Inventing the Future: Everything Old is New Again (iPhone edition)

I’ve been really excited to see new innovations in interaction with phone, mobile device and wearable interfaces lately. Some of these innovations are doubly exciting…. because I helped invent them, seven years ago, and these new ways of interacting with data and with devices are only now coming to the mass market.

For example, it was fascinating to have Walt Mossberg trumpet the praises of the iPhone 6S this week at Apple’s launch event.

Here’s what Mossberg said:

Anyone who thought there was no more fundamental innovation to be wrung out of the smartphone is just wrong. The 10-finger multi-touch interface made mainstream by the iPhone 8 years ago has now taken a leap forward with Apple’s 3D Touch. This lets you view content in apps without opening them, quickly perform common actions, and generally manage your smartphone more smoothly by simply pressing a bit harder than usual on the screen. In brief use so far, I found this both highly useful and delightful — exactly the reactions Apple loves best. I expect to use it many times a day.

Exactly right. And my stellar team at Vulcan Labs (under the Kiha/ARO product name) invented most of these user experience innovations…. six or even seven years ago.

You see, innovations like this don’t emerge one time or in one place. They percolate around the edges — and in the Labs — of various teams of collaborators for many years before finally, someone gets the budget, the right partners, and the clout to bring them to market in a fully productized and completed product.

Here are some examples:

    1. Flipper of multiple “Tabs” in Apple iOS Safari
    2. “Force Touch” / 3D Touch to expose contextually relevant menus
    3. Smart contextual information based on in-line text recognition

Let’s go thru the details on these “new” innovations, point by point.

1) Flipper of multiple “Tabs” in Apple iOS Safari

(You might note that I went to Whitworth for my undergraduate degree… guess who got to write the copy for the Flipper?)

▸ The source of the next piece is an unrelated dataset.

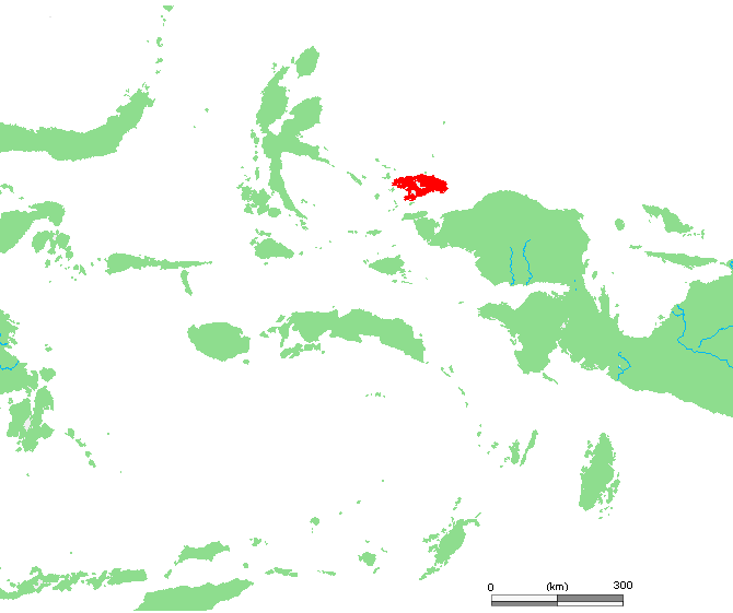 ID Waigeo.PNG

Apple iPhone Safari Browser “Tabs” – circa 2014

Vulcan Labs “Flipper” – circa 2008

Right now, they are using this only on browser pages on the on-device Safari browser. I wouldn’t be at all surprised if they eventually got around to our implementation model, where every recent app on the device can be browsed in this flip-book fashion.Here’s the Apple version, side by side with our original version, as available in press ready presentations since 2009 or thereabouts.

 

2) “Force Touch” / 3D Touch to expose contextually relevant menus
Imagine that you could touch LONGER in a certain place on the screen, or have the device recognize that you needed information relevant to that place on your screen or your text. Well, we did that. In 2009. Happy to see it in broad production on an Apple iPhone 6S in 2015.

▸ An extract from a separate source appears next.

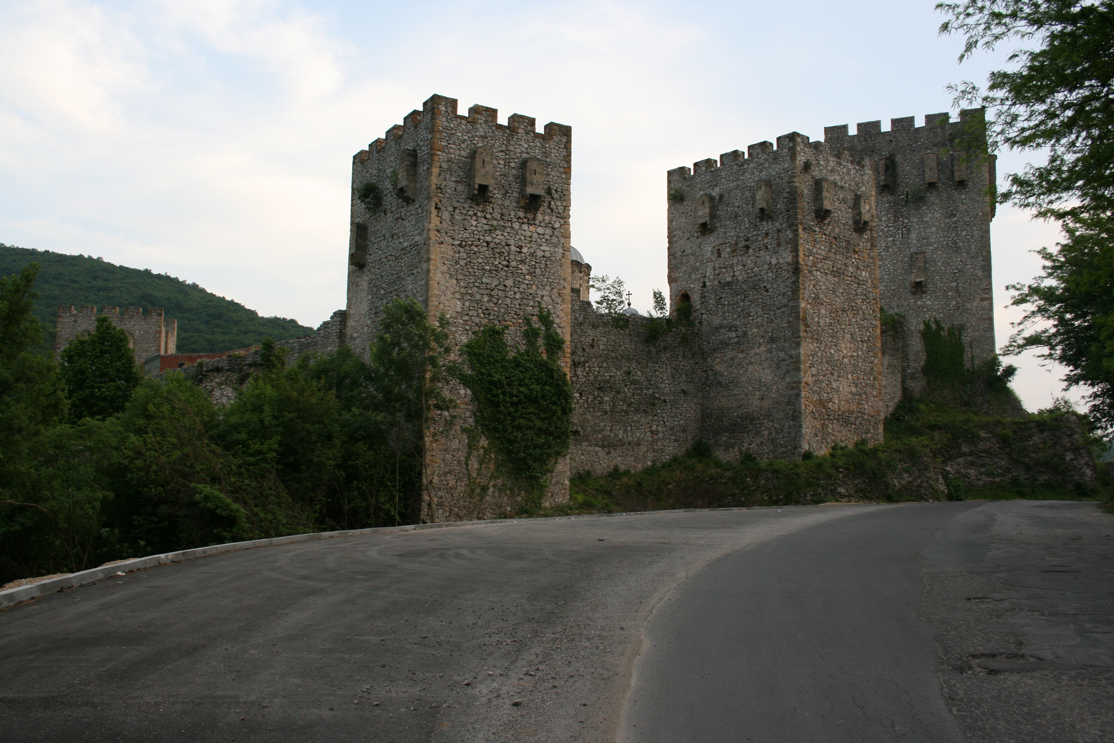 Serbia: Manasija Monastery.

Apple Force Touch 3D Menu – circa 2015
Vulcan Labs – 2007 Invention of Contextual Menus
Vulcan – ARO Phone Interface – Contextual Menu in functional phone product interface, ready for carrier release, 2010

 

 

 

 

 

3) Smart contextual information based on in-line text recognition

Apple – Contextual Menu via 3D Touch – circa 2015

Imagine that your device might know where on your screen or where in your text you were, and provide contextually relevant information, as a blossoming “menu” available at a touch. Yes, we did that, in 2009. Happy to see it on the iPhone 6S in 2015.

I’m very happy to have been part of extremely collaborative and innovative teams at Vulcan Labs and Xerox PARC who invented many ideas similar to those now emerging in the Apple iPhone 6 and the Samsung Galaxy and other extraordinary new devices like the Apple Watch and the Basis Peak.

In fact, here’s a (somewhat cheesy) video of the whole user experience in action.

Some of the smartest people I’ve ever worked with invented user experience innovations like this — people like Phil Rogan and Koush Doutta – and great product/program managers like Mike Zimmerman, Kristi Gray and Gus Iverson helped to refine and deliver as part of a cohesive product vision for interaction and control of information on a “smarter” device. The initial proposal we created was comprehensive, and pre-dated the current user experience of the iPhone, as well as the emergence of Android.

I’m not comparing these products out of some misplaced animosity towards Apple. Far from it — I applaud their marketing and their acumen in bringing to market innovations that various teams have worked on for many years. I’m just pointing these comparative examples out because non-technical people may feel like ideas and technical innovations emerge perfectly formed, like pure eggs from the mind of a genius like Steve Jobs or Bill Gates.

But I can’t claim to be the only inventor… and neither can Apple.

I hope this sense of perspective and history gives people an appreciation for the many decades of collaboration and innovation that lead to ground-breaking products.